- [Work item]: Copy the lines below exactly, starting at the one with "organism: Zebra finch" and ending at the one with "sample: Cortical neurons", and leave out any picture.

Input for this task Start Marker

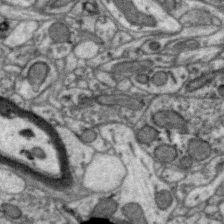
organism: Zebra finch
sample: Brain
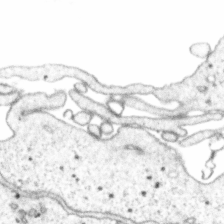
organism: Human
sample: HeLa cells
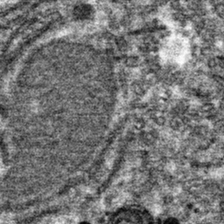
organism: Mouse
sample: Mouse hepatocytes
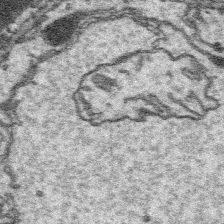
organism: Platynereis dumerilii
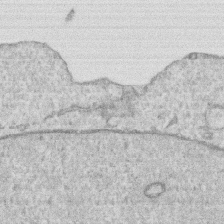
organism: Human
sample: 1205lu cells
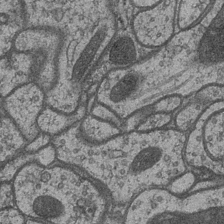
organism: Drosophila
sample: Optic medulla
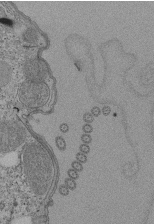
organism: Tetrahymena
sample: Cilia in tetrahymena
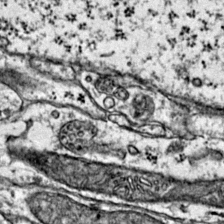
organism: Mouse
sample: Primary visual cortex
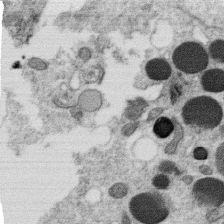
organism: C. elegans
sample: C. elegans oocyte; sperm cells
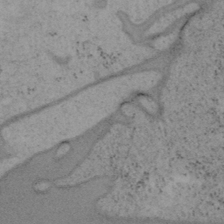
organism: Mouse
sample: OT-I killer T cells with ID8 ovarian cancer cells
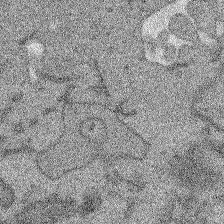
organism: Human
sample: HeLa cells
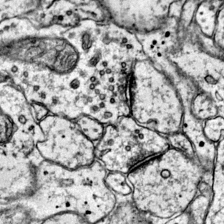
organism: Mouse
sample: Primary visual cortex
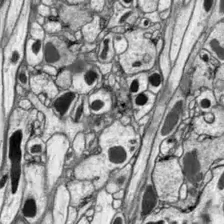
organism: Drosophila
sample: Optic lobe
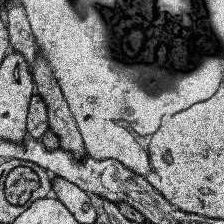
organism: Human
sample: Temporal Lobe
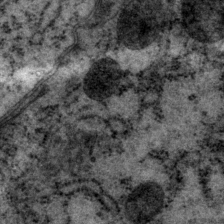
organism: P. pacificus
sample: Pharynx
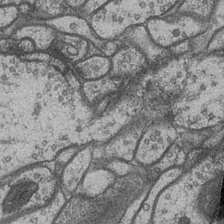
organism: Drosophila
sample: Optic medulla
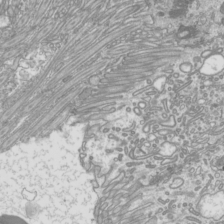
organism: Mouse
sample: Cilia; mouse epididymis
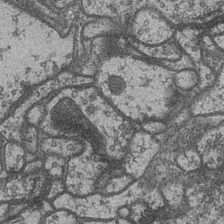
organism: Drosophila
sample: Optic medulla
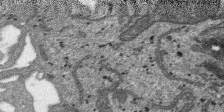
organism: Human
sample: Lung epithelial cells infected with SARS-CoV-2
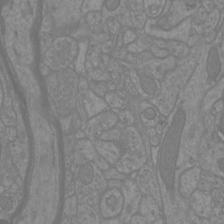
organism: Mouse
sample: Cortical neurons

Input for this task End Marker
Input for this task Start Marker

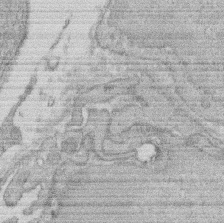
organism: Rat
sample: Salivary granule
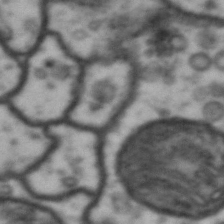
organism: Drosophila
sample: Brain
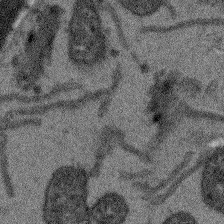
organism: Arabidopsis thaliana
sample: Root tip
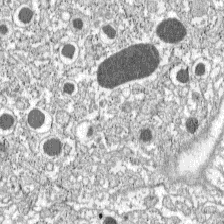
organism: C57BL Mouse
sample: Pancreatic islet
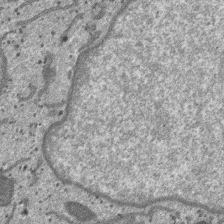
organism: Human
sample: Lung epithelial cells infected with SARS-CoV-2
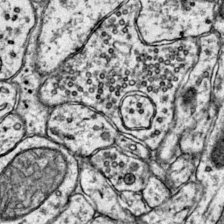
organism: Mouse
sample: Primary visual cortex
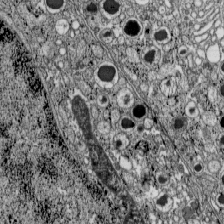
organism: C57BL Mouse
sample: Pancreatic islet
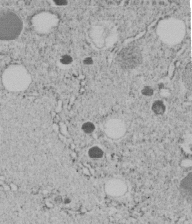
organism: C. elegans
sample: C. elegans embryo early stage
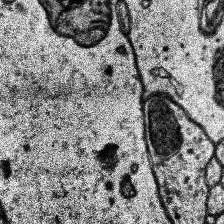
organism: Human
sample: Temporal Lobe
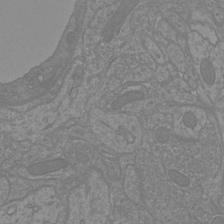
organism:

Input for this task End Marker
Input for this task Start Marker

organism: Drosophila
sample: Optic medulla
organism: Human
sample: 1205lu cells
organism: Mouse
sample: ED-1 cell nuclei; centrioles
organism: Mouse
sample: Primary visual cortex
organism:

Input for this task End Marker

- [Solution]:
organism: Zebra finch
sample: Brain
organism: Human
sample: HeLa cells
organism: Mouse
sample: Mouse hepatocytes
organism: Platynereis dumerilii
organism: Human
sample: 1205lu cells
organism: Drosophila
sample: Optic medulla
organism: Tetrahymena
sample: Cilia in tetrahymena
organism: Mouse
sample: Primary visual cortex
organism: C. elegans
sample: C. elegans oocyte; sperm cells
organism: Mouse
sample: OT-I killer T cells with ID8 ovarian cancer cells
organism: Human
sample: HeLa cells
organism: Mouse
sample: Primary visual cortex
organism: Drosophila
sample: Optic lobe
organism: Human
sample: Temporal Lobe
organism: P. pacificus
sample: Pharynx
organism: Drosophila
sample: Optic medulla
organism: Mouse
sample: Cilia; mouse epididymis
organism: Drosophila
sample: Optic medulla
organism: Human
sample: Lung epithelial cells infected with SARS-CoV-2
organism: Mouse
sample: Cortical neurons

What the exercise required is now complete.